[[ Data records open ]]

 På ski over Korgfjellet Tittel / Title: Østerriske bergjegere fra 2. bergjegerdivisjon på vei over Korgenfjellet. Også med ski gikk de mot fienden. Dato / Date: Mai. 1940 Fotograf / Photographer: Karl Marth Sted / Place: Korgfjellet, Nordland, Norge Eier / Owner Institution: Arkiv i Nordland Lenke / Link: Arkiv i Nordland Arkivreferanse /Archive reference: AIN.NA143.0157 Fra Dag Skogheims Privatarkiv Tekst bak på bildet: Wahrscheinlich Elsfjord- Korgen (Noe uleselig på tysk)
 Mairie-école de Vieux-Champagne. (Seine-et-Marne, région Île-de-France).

[[ Data records closed ]]
[[ Data records open ]]

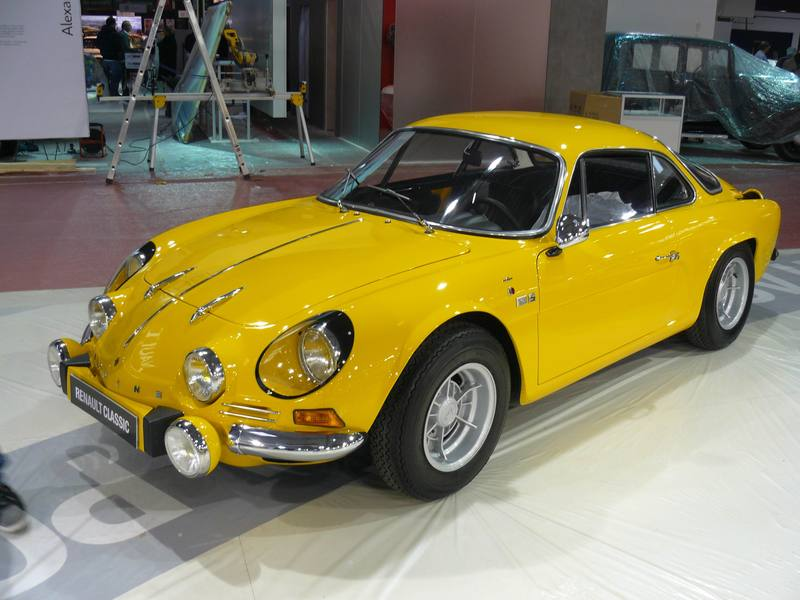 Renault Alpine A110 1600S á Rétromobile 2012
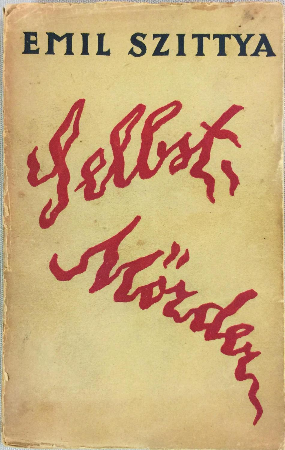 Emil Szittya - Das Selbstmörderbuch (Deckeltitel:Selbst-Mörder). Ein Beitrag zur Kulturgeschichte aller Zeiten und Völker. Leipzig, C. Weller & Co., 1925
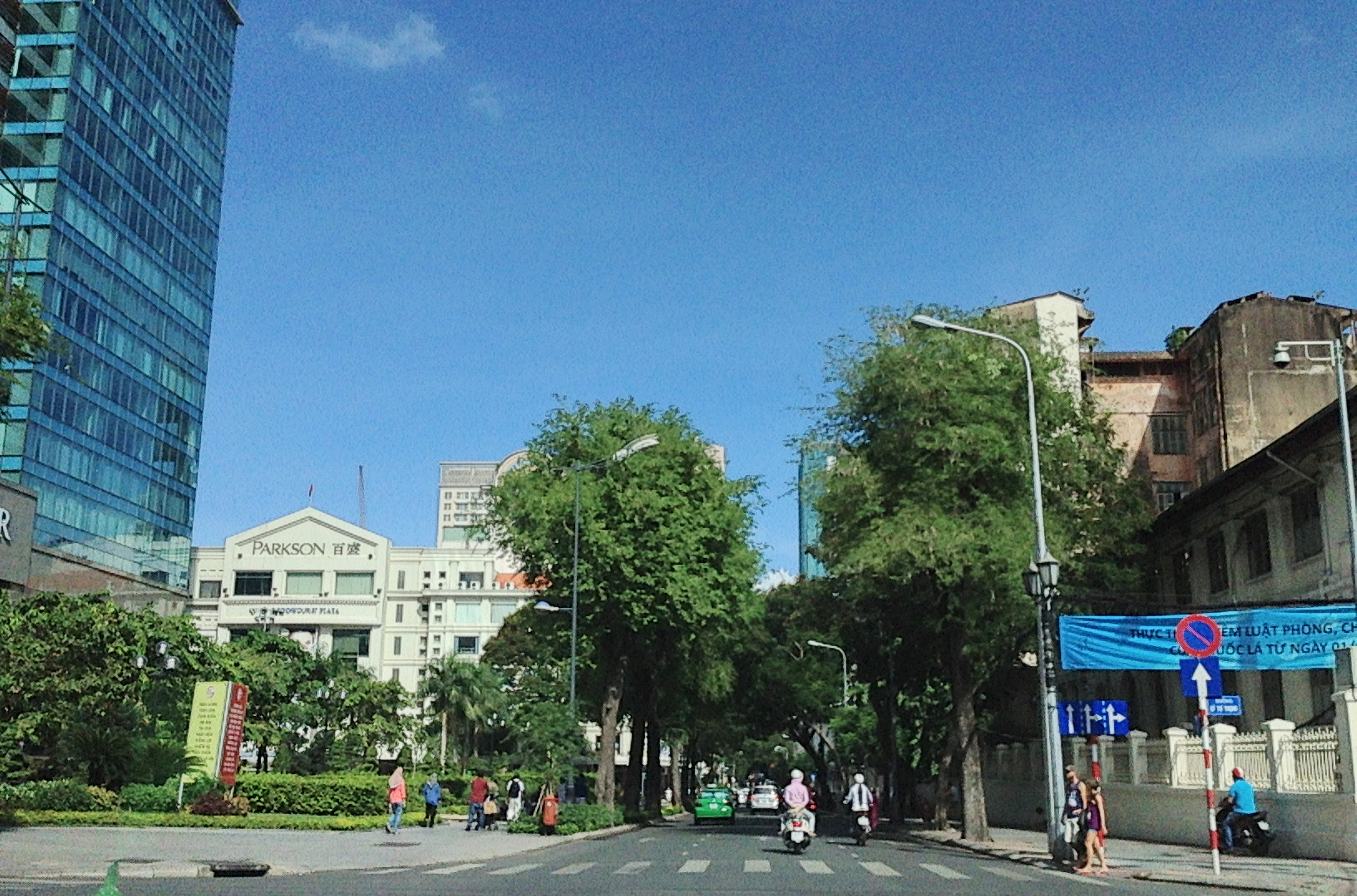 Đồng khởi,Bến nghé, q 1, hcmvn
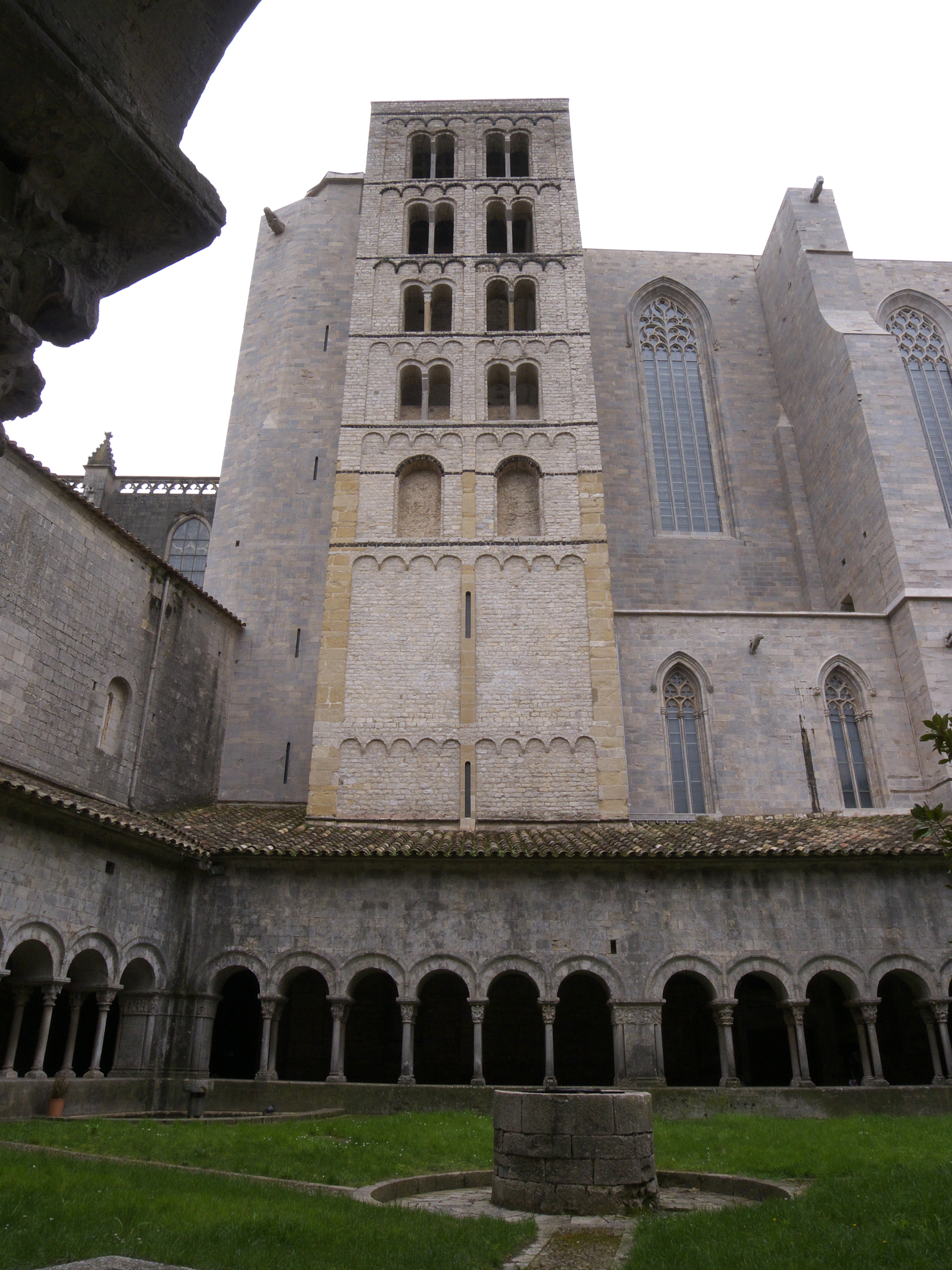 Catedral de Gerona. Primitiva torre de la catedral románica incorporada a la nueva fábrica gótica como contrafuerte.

[[ Data records closed ]]

### Goal of the exercise
Which part of the entries opens with the line containing "Emil Szittya - Das" and closes with the line containing "Catedral de Gerona."? Output that part exactly, ends included, pictures excluded.

### Exercise solution
 Emil Szittya - Das Selbstmörderbuch (Deckeltitel:Selbst-Mörder). Ein Beitrag zur Kulturgeschichte aller Zeiten und Völker. Leipzig, C. Weller & Co., 1925
 Đồng khởi,Bến nghé, q 1, hcmvn
 Catedral de Gerona. Primitiva torre de la catedral románica incorporada a la nueva fábrica gótica como contrafuerte.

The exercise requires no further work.